▶ [How to complete this task]:
Each record should be given again exactly, and any picture in it left out.

─── Records for the exercise ───

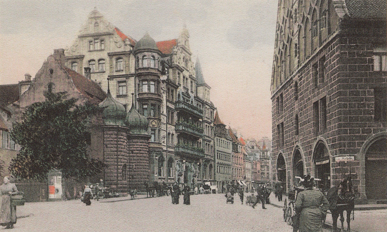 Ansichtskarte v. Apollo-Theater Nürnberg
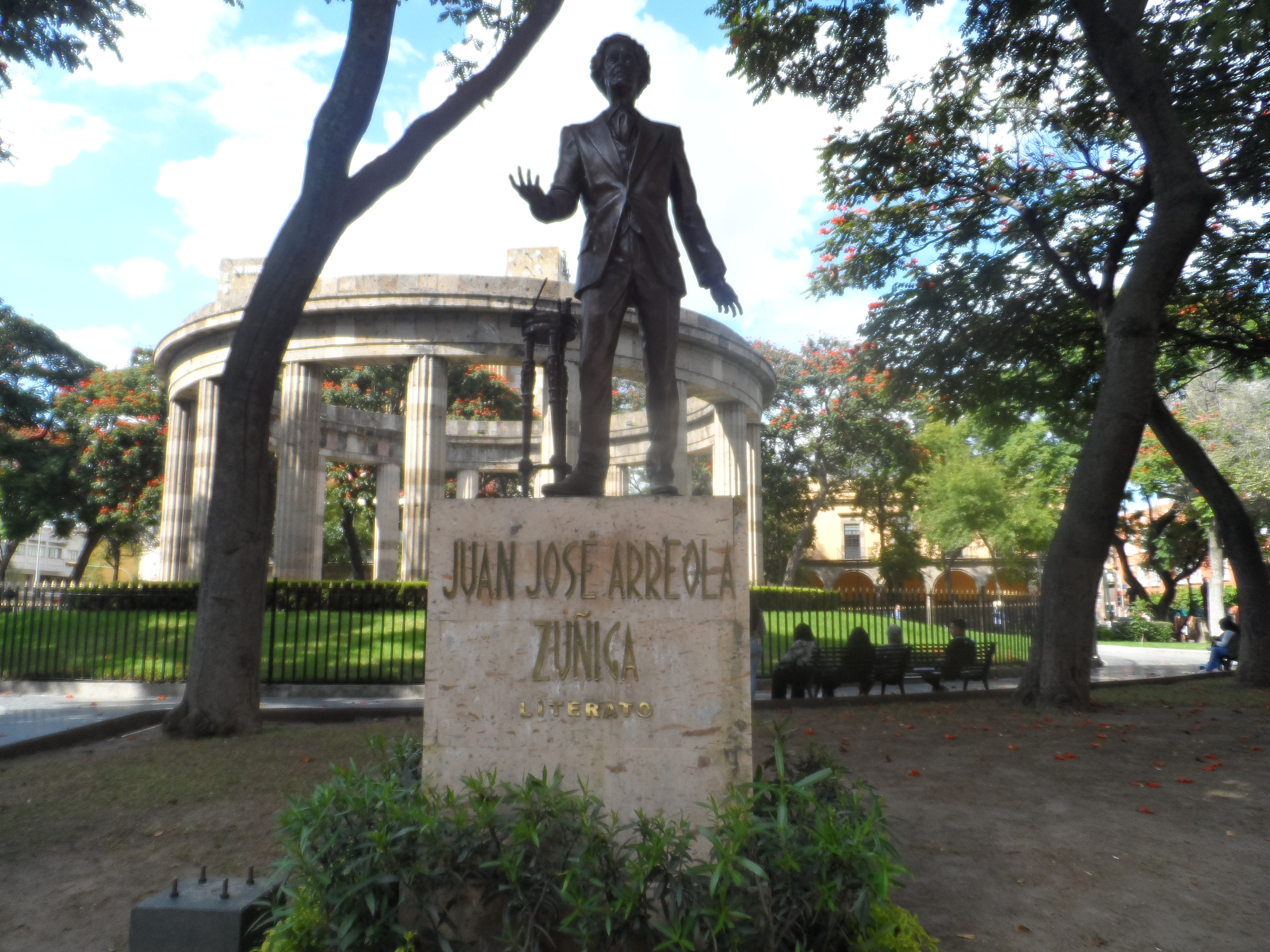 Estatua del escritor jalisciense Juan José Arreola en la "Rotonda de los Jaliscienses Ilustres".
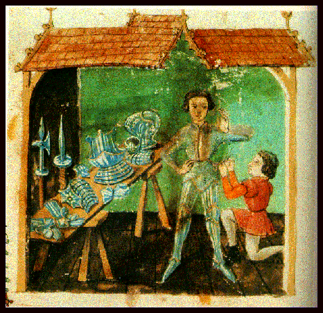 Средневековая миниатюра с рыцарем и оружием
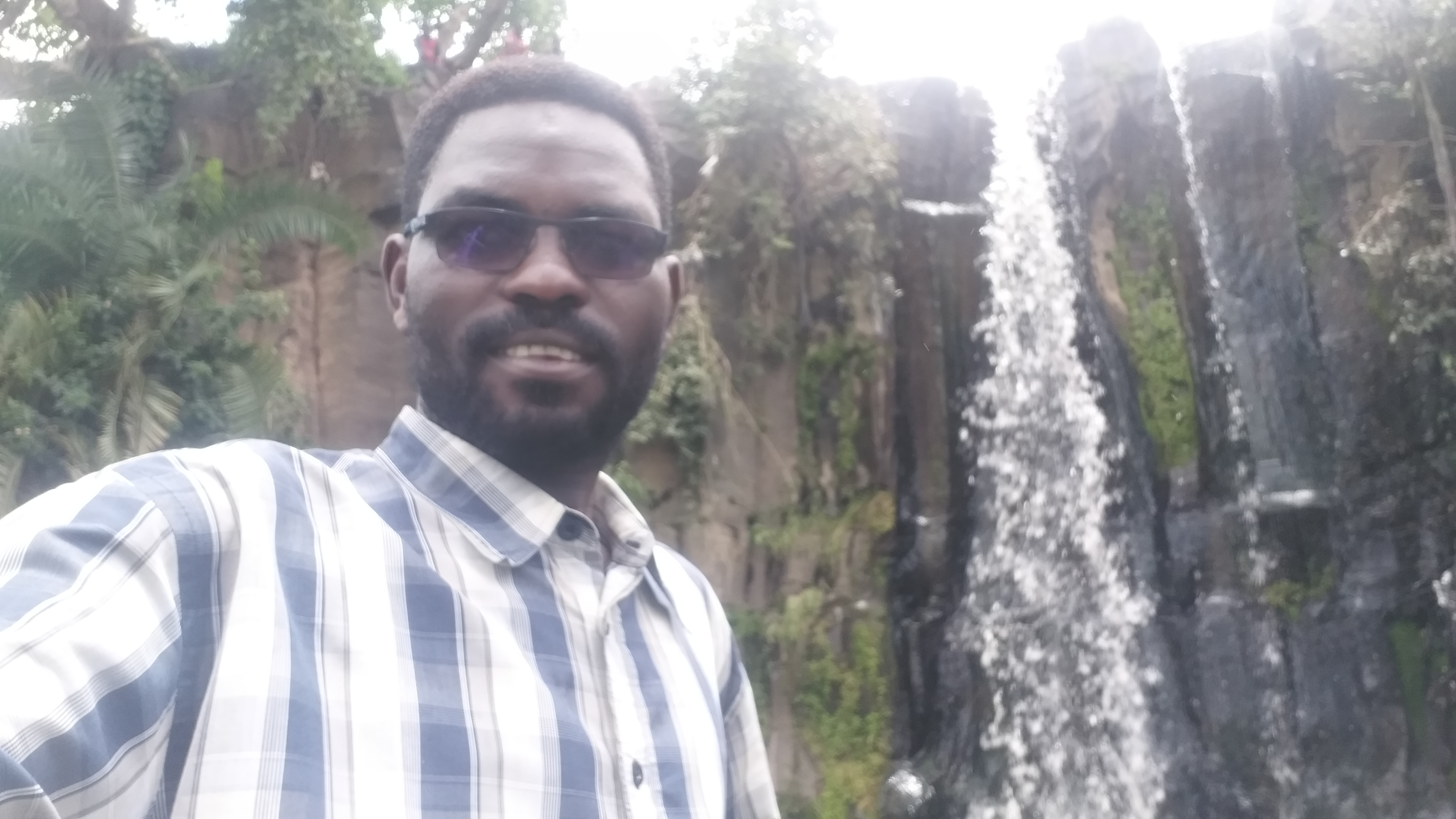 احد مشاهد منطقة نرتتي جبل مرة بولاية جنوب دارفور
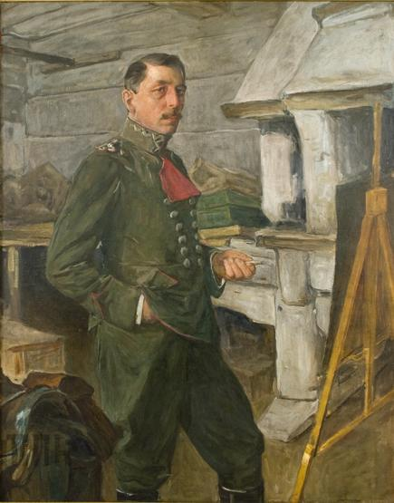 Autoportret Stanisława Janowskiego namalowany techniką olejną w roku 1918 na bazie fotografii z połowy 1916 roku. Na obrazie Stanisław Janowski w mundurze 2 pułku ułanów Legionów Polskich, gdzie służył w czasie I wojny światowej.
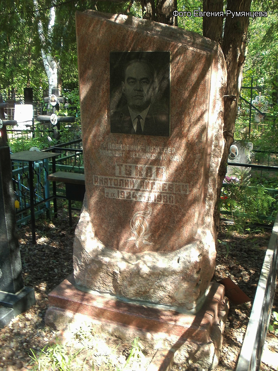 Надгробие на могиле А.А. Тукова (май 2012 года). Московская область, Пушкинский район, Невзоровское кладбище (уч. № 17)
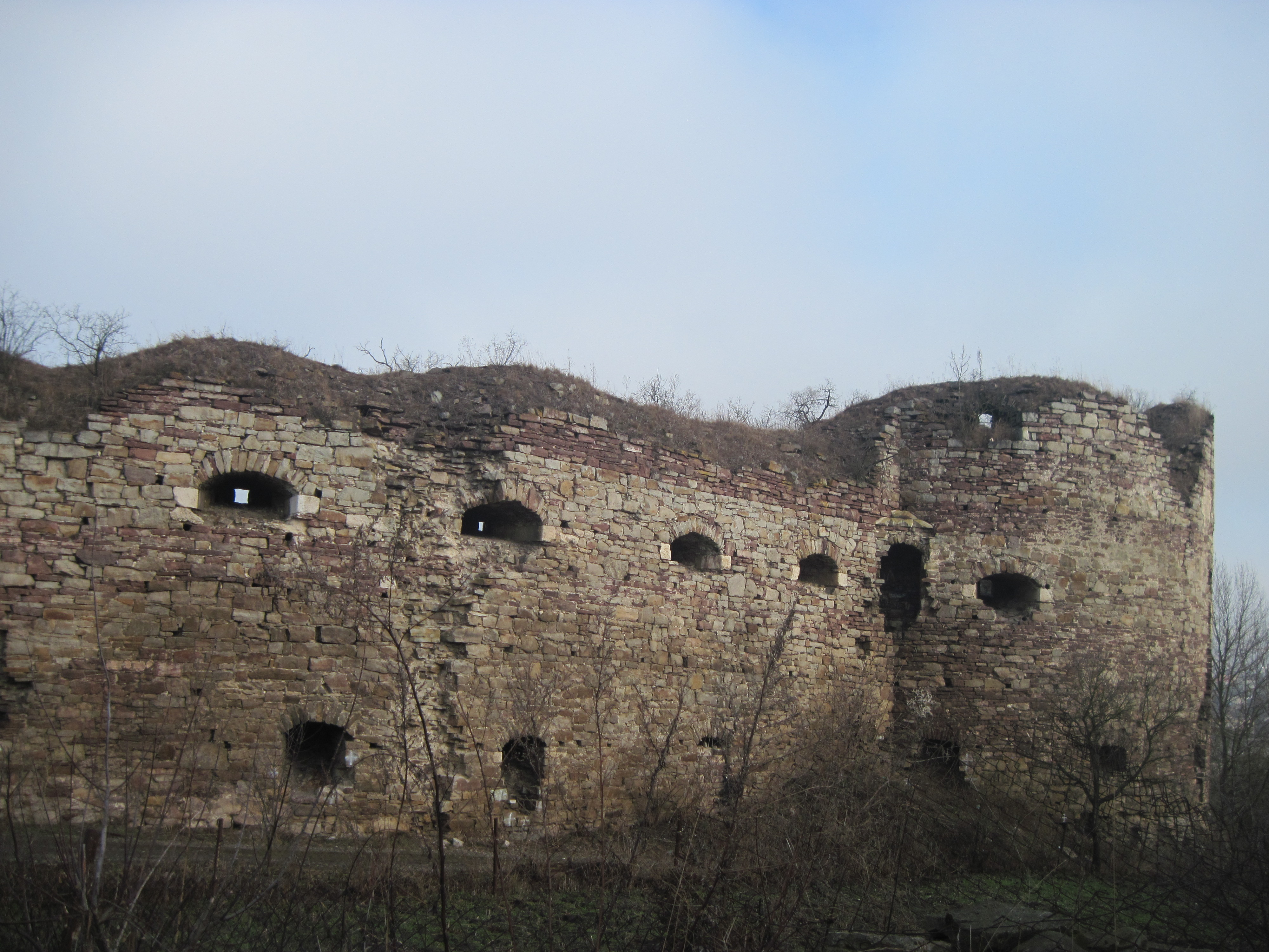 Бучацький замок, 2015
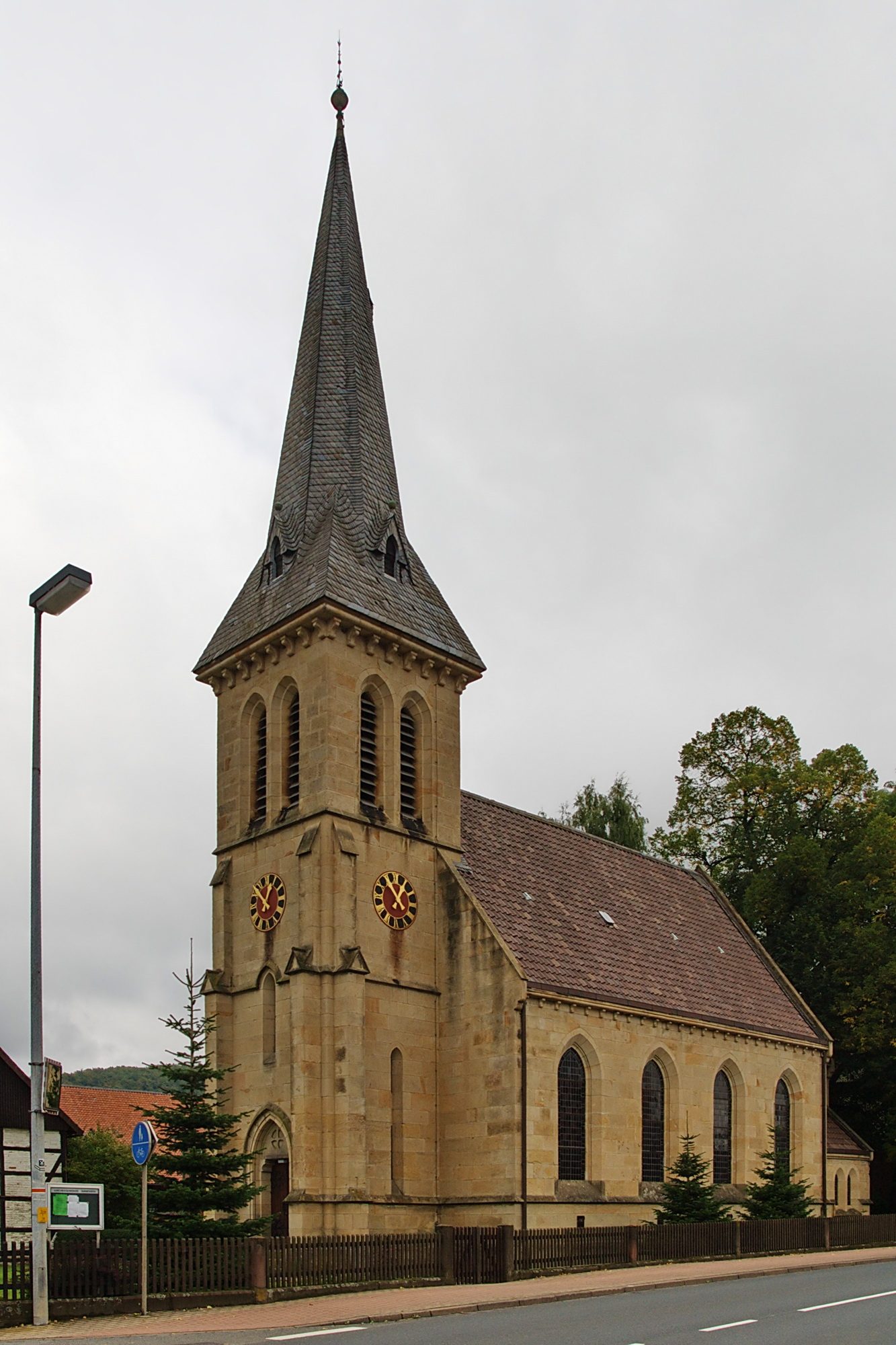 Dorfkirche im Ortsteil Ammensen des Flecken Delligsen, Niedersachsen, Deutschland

───

▶ [Expected answer]:
 Ansichtskarte v. Apollo-Theater Nürnberg
 Estatua del escritor jalisciense Juan José Arreola en la "Rotonda de los Jaliscienses Ilustres".
 Средневековая миниатюра с рыцарем и оружием
 احد مشاهد منطقة نرتتي جبل مرة بولاية جنوب دارفور
 Autoportret Stanisława Janowskiego namalowany techniką olejną w roku 1918 na bazie fotografii z połowy 1916 roku. Na obrazie Stanisław Janowski w mundurze 2 pułku ułanów Legionów Polskich, gdzie służył w czasie I wojny światowej.
 Надгробие на могиле А.А. Тукова (май 2012 года). Московская область, Пушкинский район, Невзоровское кладбище (уч. № 17)
 Бучацький замок, 2015
 Dorfkirche im Ortsteil Ammensen des Flecken Delligsen, Niedersachsen, Deutschland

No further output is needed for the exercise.